Apakah yang lebih sunyi dari keramaian? Sebuah pertanyaan yang seolah mustahil, namun justru dalam sunyi itu, gerakan mahasiswa hari ini bergerak. Di jalan-jalan, di ruang-ruang kelas, di berbagai sudut kampus dan media sosial, mereka berdiri, bersuara, berbagi kata. Mereka menuntut perubahan. Tetapi ada apa dengan gerakan mahasiswa kini, yang di masa lalu begitu menggema, namun hari ini—apakah kita bisa mendengarnya dengan sebenar-benarnya?
Di era Soeharto, mahasiswa bagaikan obor yang menyala di tengah malam yang pekat. Suara mereka adalah suara rakyat, dan ketika mereka berbicara, seakan seluruh negeri berhenti dan mendengarkan. Mereka menggetarkan lapisan kekuasaan dengan demonstrasi, orasi, dan keberanian. Namun, di era digital ini, perlawanan mungkin tidak selalu sesederhana turun ke jalan. Sebuah generasi terlahir di tengah revolusi informasi; mereka terhubung secara daring, di mana ribuan tweet dan posting mengalir dalam hitungan detik. Pertanyaannya: apakah gerakan yang berseru dari layar kaca memiliki dampak yang sama dengan teriakan di jalanan?
Gerakan mahasiswa hari ini adalah gerakan yang terfragmentasi, berwarna-warni, dan mungkin lebih cair dari yang pernah ada. Mereka memperjuangkan isu yang lebih beragam: dari isu lingkungan, pendidikan, hak asasi manusia, hingga politik dan ekonomi. Di satu sisi, ini adalah kekuatan: mereka melihat ketidakadilan di berbagai aspek dan memusatkan perhatian pada hal-hal yang dulunya dianggap terlalu kecil atau tak penting. Di sisi lain, keragaman ini membawa mereka pada risiko kehilangan fokus. Gerakan yang terpecah-pecah, terkadang terlalu individualistik, bisa menjauhkan mahasiswa dari sebuah “ruh” pergerakan yang kolektif.
Lantas, apakah mereka berhenti di situ? Di sini ada sebuah ironi—dalam kecepatan informasi, sering kali kita terlalu cepat puas pada tanda-tanda. Sebuah tagar trending, sebuah petisi dengan ribuan tanda tangan. Bukankah ini juga sebentuk ilusi kemenangan? Gerakan yang cepat dan menyala-nyala seperti api unggun di tengah angin, namun berisiko padam dalam hitungan menit.

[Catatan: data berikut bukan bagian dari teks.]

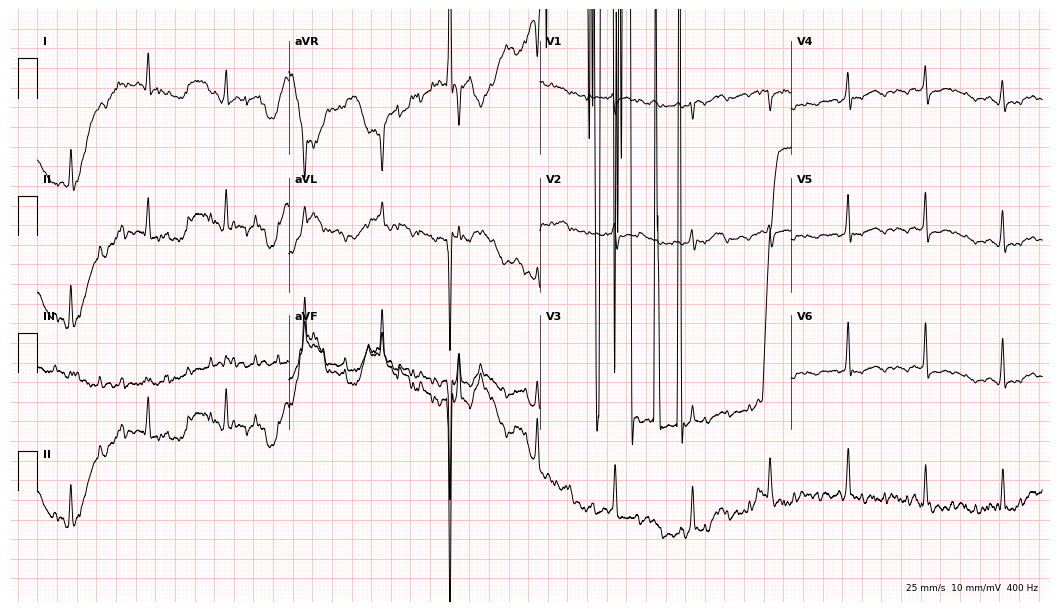
Resting 12-lead electrocardiogram (10.2-second recording at 400 Hz). Patient: a woman, 74 years old. None of these six findings is recorded: first-degree AV block, right bundle branch block (RBBB), left bundle branch block (LBBB), sinus bradycardia, atrial fibrillation (AF), sinus tachycardia.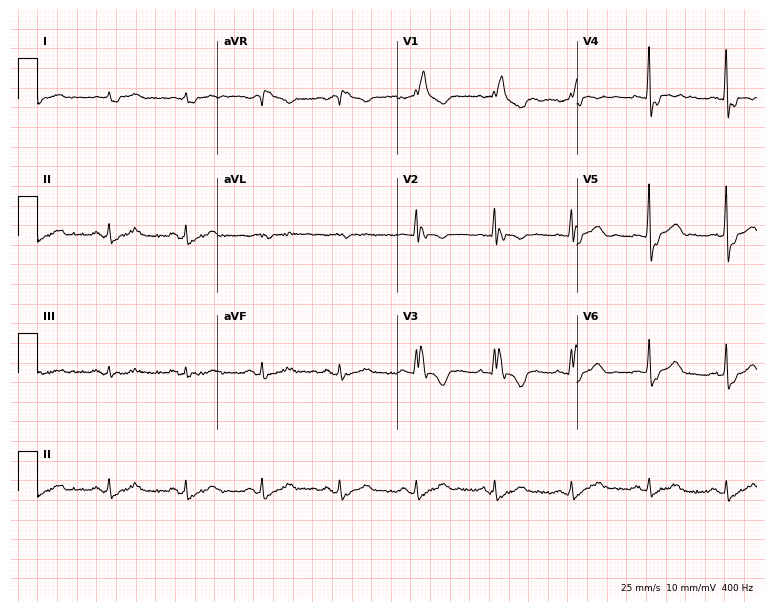
12-lead ECG from a man, 85 years old. Findings include right bundle branch block.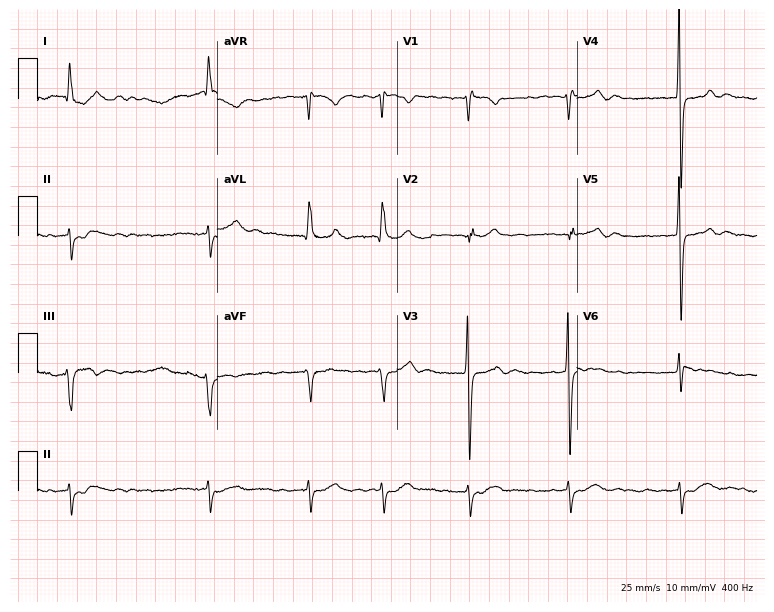
12-lead ECG (7.3-second recording at 400 Hz) from a 68-year-old man. Findings include atrial fibrillation.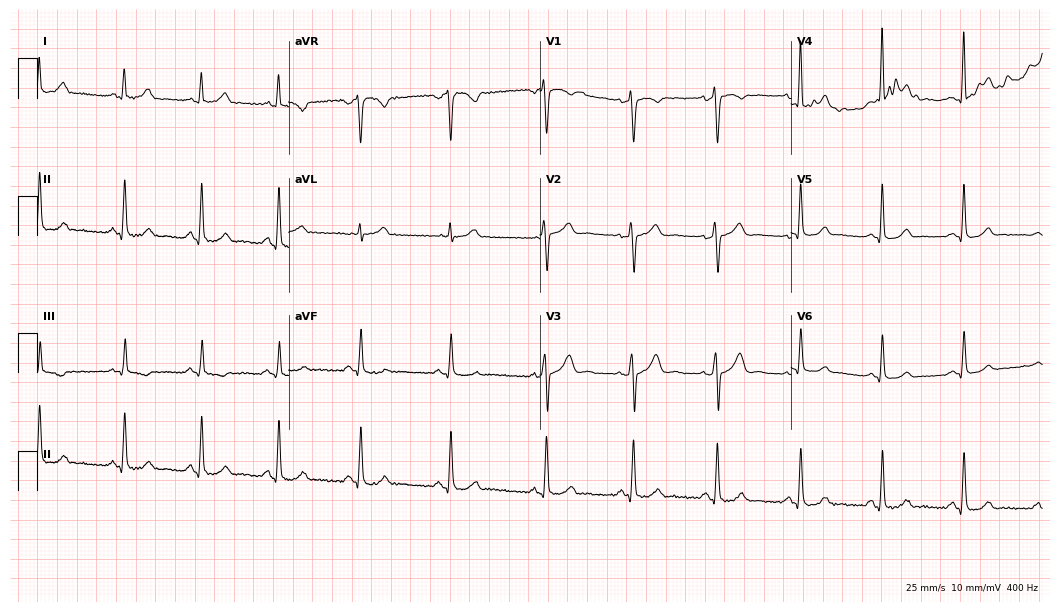
Electrocardiogram (10.2-second recording at 400 Hz), a 43-year-old female patient. Overall reading on record: normal ECG.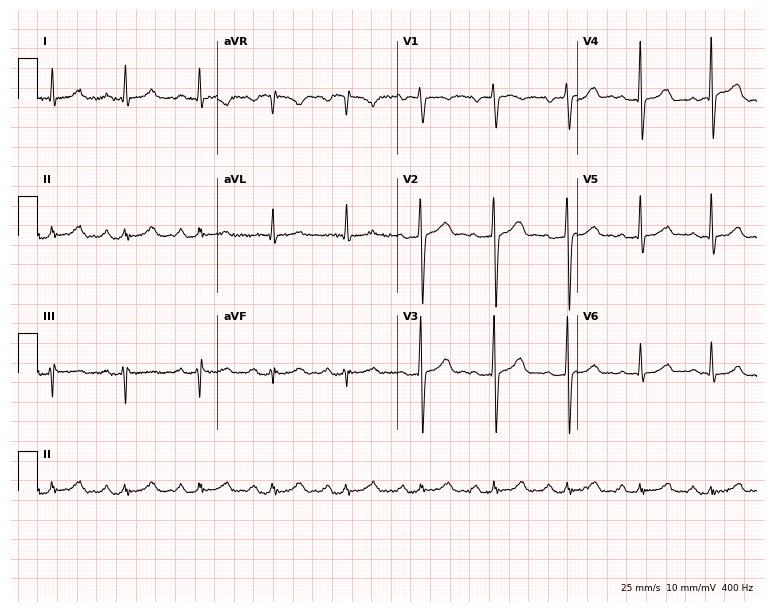
Standard 12-lead ECG recorded from a man, 45 years old (7.3-second recording at 400 Hz). None of these six findings is recorded: first-degree AV block, right bundle branch block (RBBB), left bundle branch block (LBBB), sinus bradycardia, atrial fibrillation (AF), sinus tachycardia.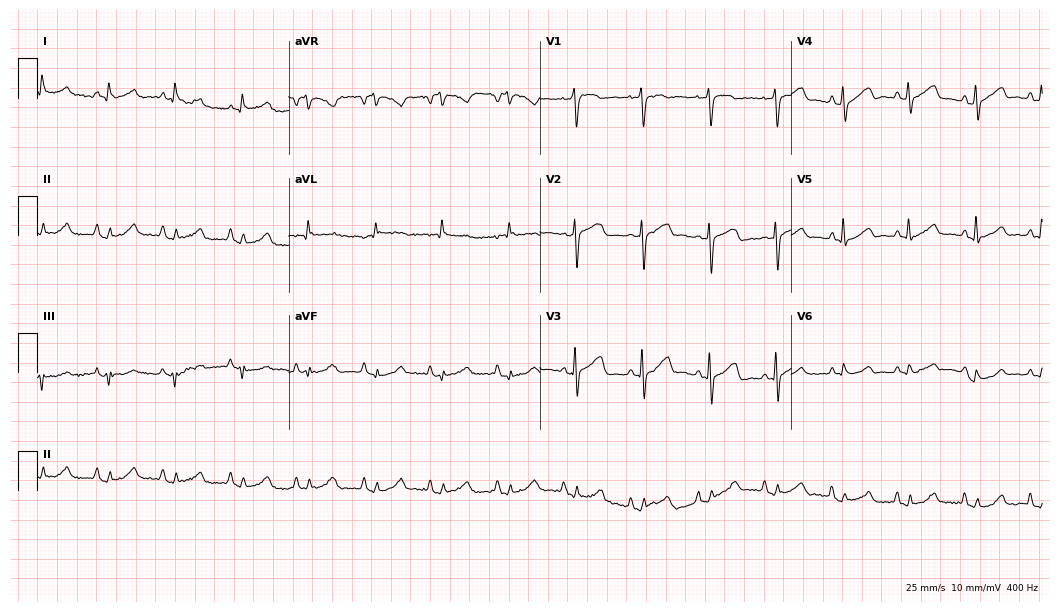
12-lead ECG (10.2-second recording at 400 Hz) from a female, 79 years old. Screened for six findings — first-degree AV block, right bundle branch block, left bundle branch block, sinus bradycardia, atrial fibrillation, sinus tachycardia — none is recorded.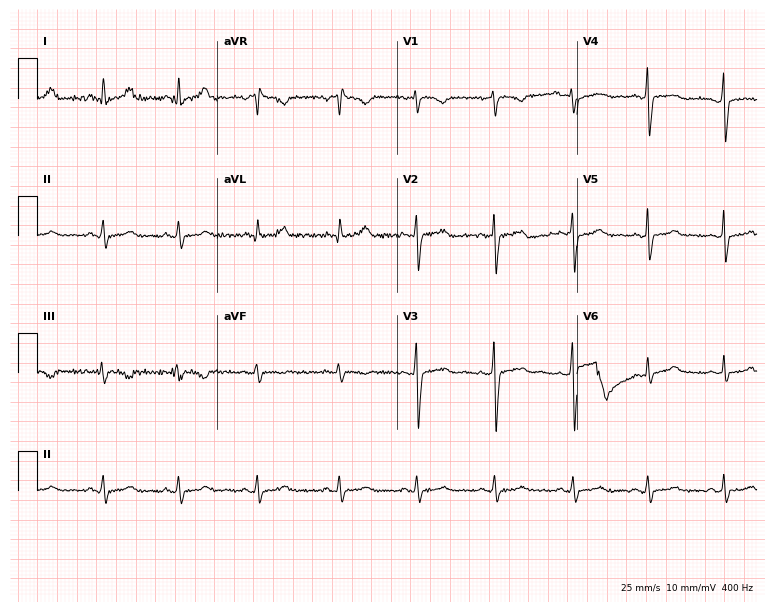
12-lead ECG from a 31-year-old woman. No first-degree AV block, right bundle branch block, left bundle branch block, sinus bradycardia, atrial fibrillation or sinus tachycardia recorded for this tracing. Only these six findings were labelled.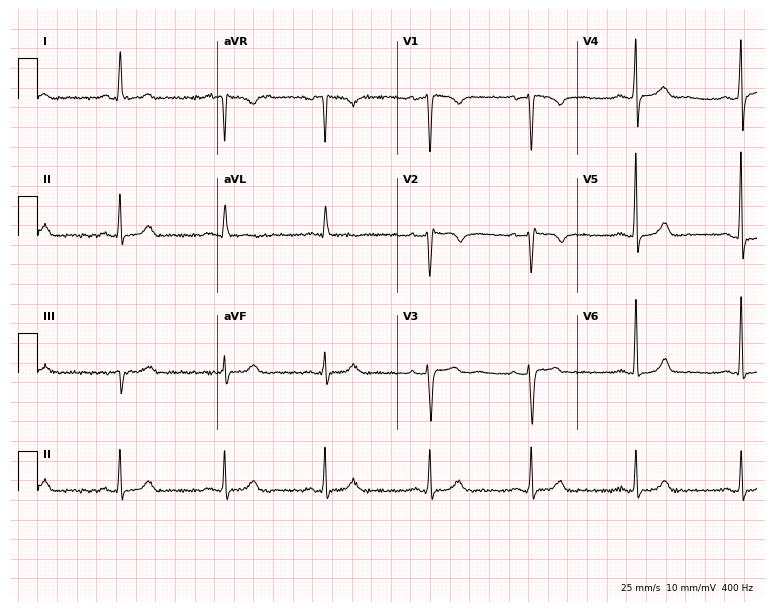
12-lead ECG (7.3-second recording at 400 Hz) from a 44-year-old woman. Screened for six findings — first-degree AV block, right bundle branch block, left bundle branch block, sinus bradycardia, atrial fibrillation, sinus tachycardia — none is recorded. Other findings, if any, are not listed.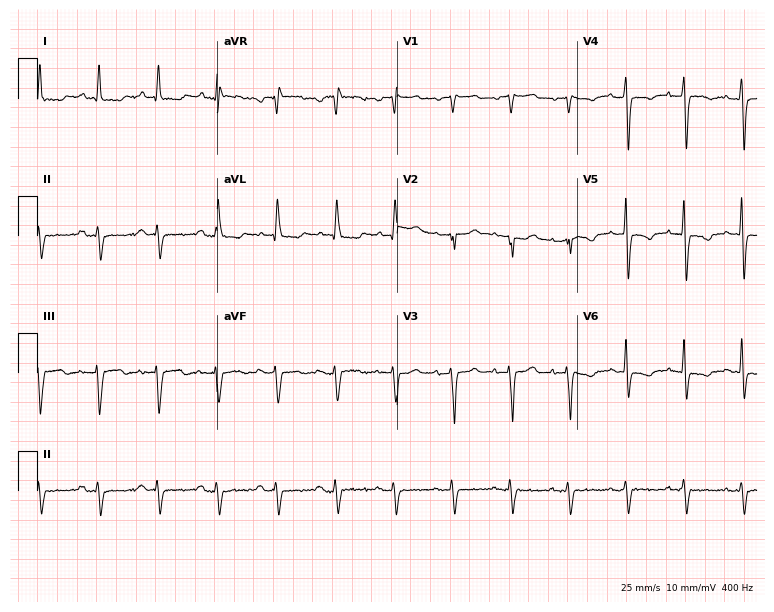
ECG (7.3-second recording at 400 Hz) — a man, 81 years old. Screened for six findings — first-degree AV block, right bundle branch block, left bundle branch block, sinus bradycardia, atrial fibrillation, sinus tachycardia — none is recorded. Findings outside these six are not listed.

Dan jangan lupa, pemerintah hari ini tidak lagi memakai cara lama untuk menekan. Ketika sensor fisik semakin ditinggalkan, mereka beralih pada algoritma. Mereka bisa menyusup dengan cara yang lebih lembut, membelokkan opini melalui arus informasi yang tanpa kita sadari diatur oleh mesin. Sekarang, di dunia yang semakin canggih, mahasiswa tak hanya harus mengalahkan aparat yang kasat mata, tetapi juga algoritma yang tak pernah tampak.
Di sini saya teringat sebuah catatan, sebuah peringatan dari Albert Camus. Dia berkata, “Orang harus memiliki dua pilihan: berbuat atau tidak berbuat, melawan atau menyerah.” Gerakan mahasiswa hari ini bukan hanya soal melawan, tetapi soal memilih melawan dengan cara yang lebih cerdas. Pertanyaannya, sejauh mana mereka berani keluar dari bayang-bayang layar, dari keamanan dunia virtual, dan menghadapi kenyataan fisik yang lebih berisiko?
Saya tidak ingin terdengar pesimis. Seperti halnya gerakan mahasiswa di masa lalu yang tumbuh dalam diam, saya yakin di balik layar-layar ponsel dan komputer, ada mereka yang sedang berpikir, merancang, dan berusaha melawan. Gerakan mahasiswa mungkin telah berubah wujud, tetapi semangat itu tidak hilang. Mereka adalah produk dari zaman yang terus bergerak, zaman yang mencetak mereka menjadi pejuang dengan gaya yang berbeda. Sunyi dalam keramaian, gerakan ini, pada akhirnya, tetaplah sebuah pencarian akan keadilan—sebuah jalan yang tak pernah tuntas dilalui.